--- RECORDS PROVIDED Enclosed Below ---

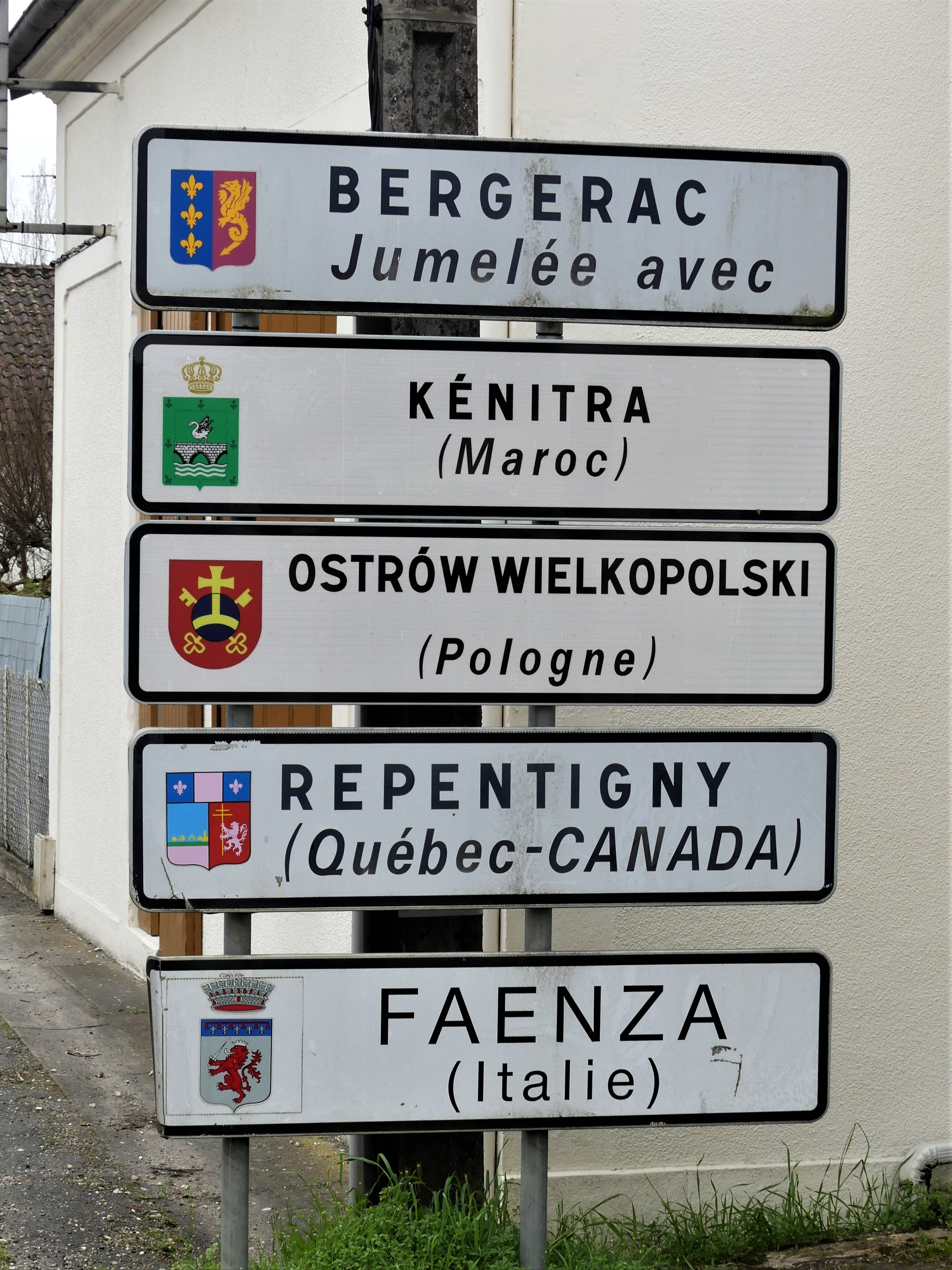 Panneau des jumelages de Bergerac, Dordogne, France.
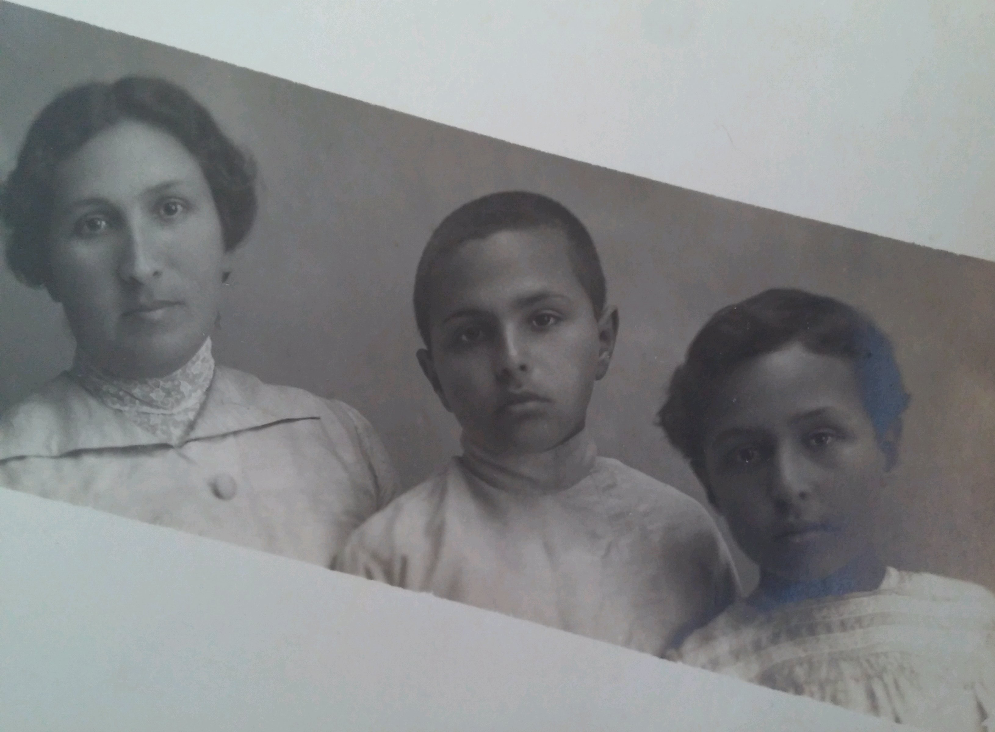 שרה עזריהו עם ילדיה יעקב ותחיה- 1914
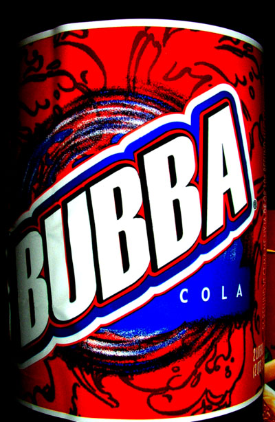 Bubba Cola label, 2 liter bottle
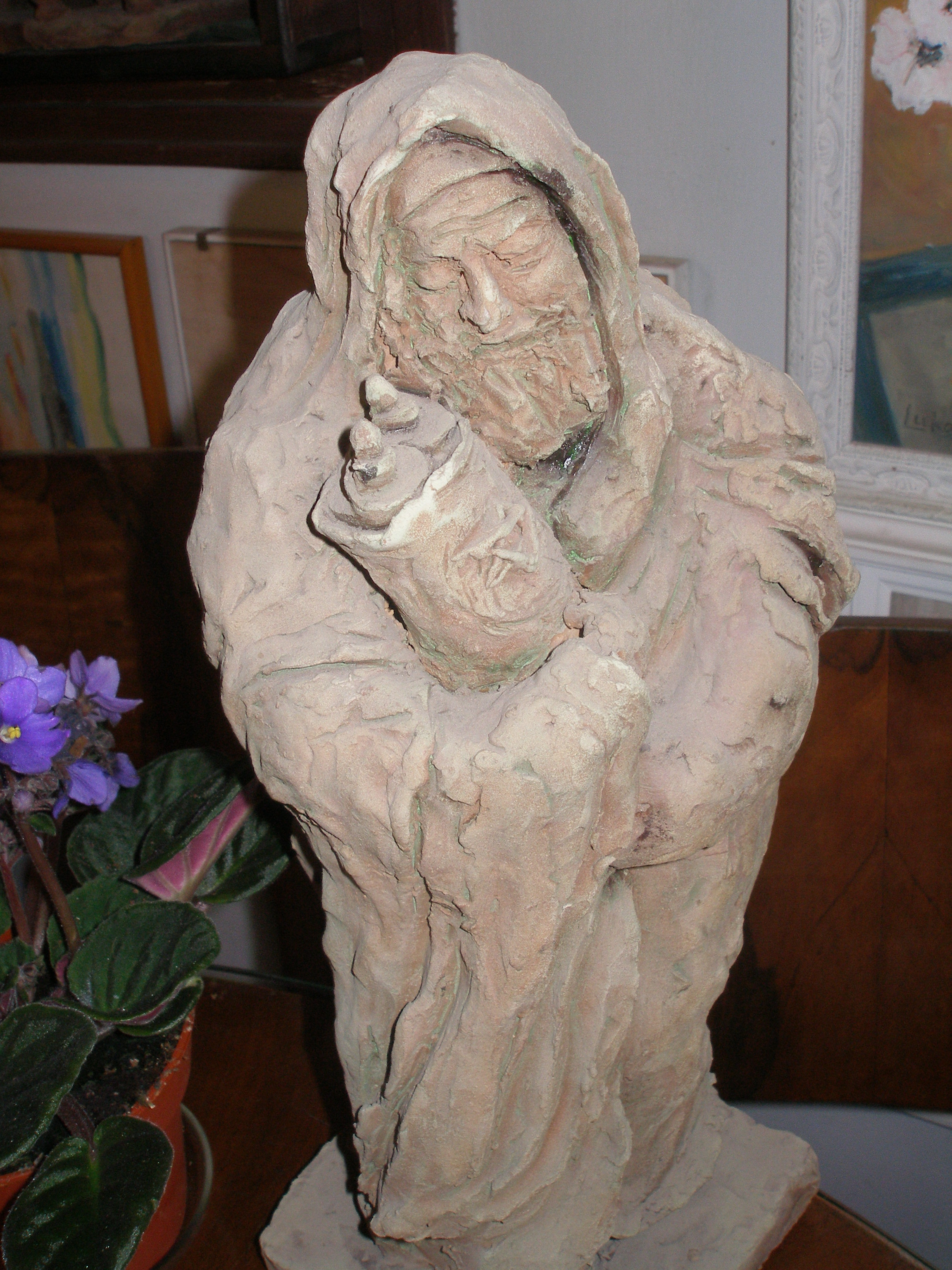 פסל שיצרה האמנית לוקה וקס מתל אביב בתערוכה שנערכה במכון ז'בוטינסקי
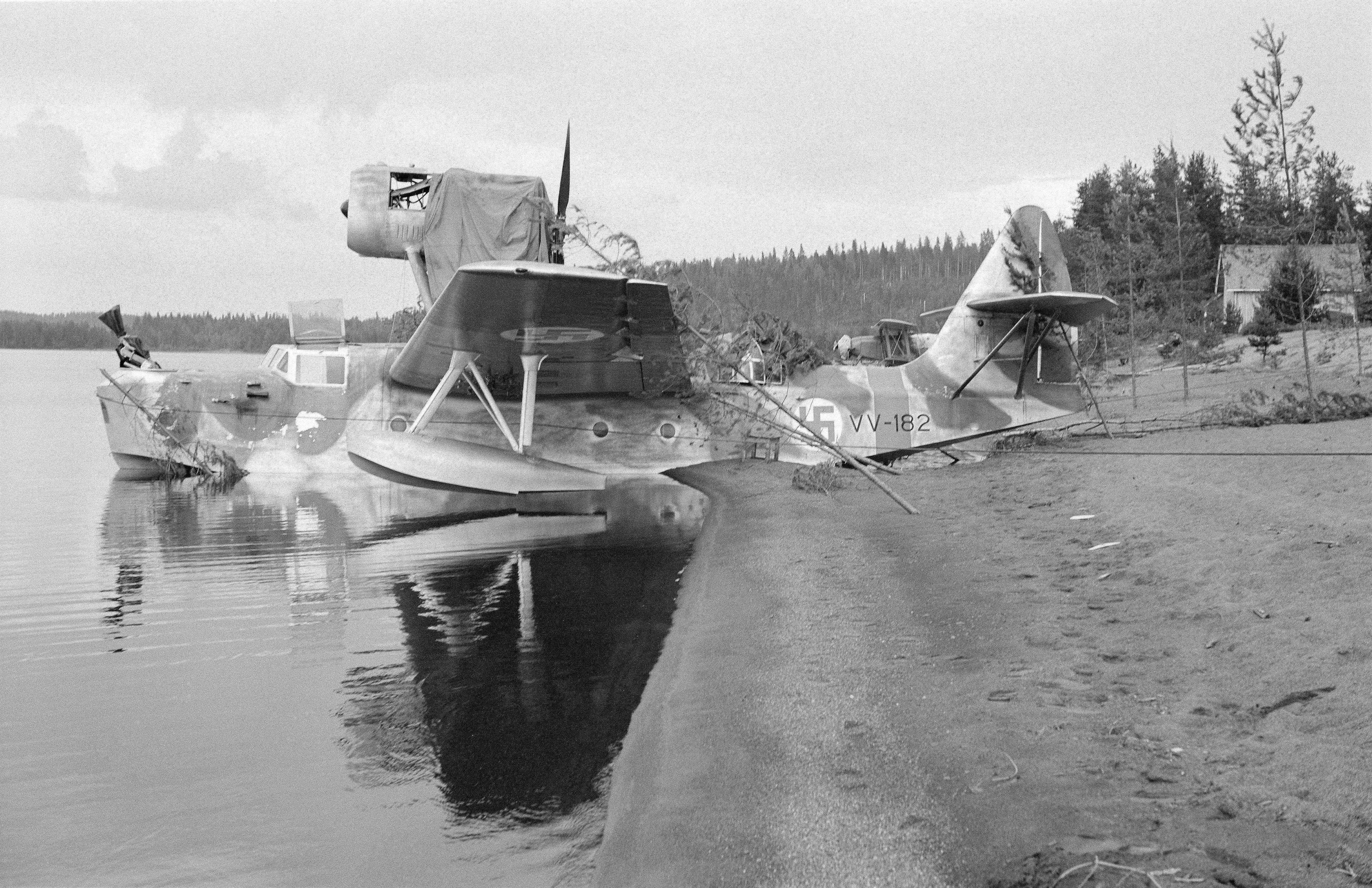 Lentoveneitä Hirvirannassa.
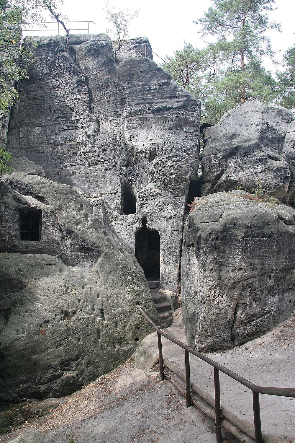 Samuelova jeskyně u Sloupu v Čechách Autor: Zp

--- End of Enclosed RECORDS PROVIDED ---

- WHAT IS BEING ASKED -
Each line from the one containing "פסל שיצרה האמנית" down to the final line of the records above must be reproduced exactly; no pictures go into the copy.

- WRITTEN RESPONSE -
 פסל שיצרה האמנית לוקה וקס מתל אביב בתערוכה שנערכה במכון ז'בוטינסקי
 Lentoveneitä Hirvirannassa.
 Samuelova jeskyně u Sloupu v Čechách Autor: Zp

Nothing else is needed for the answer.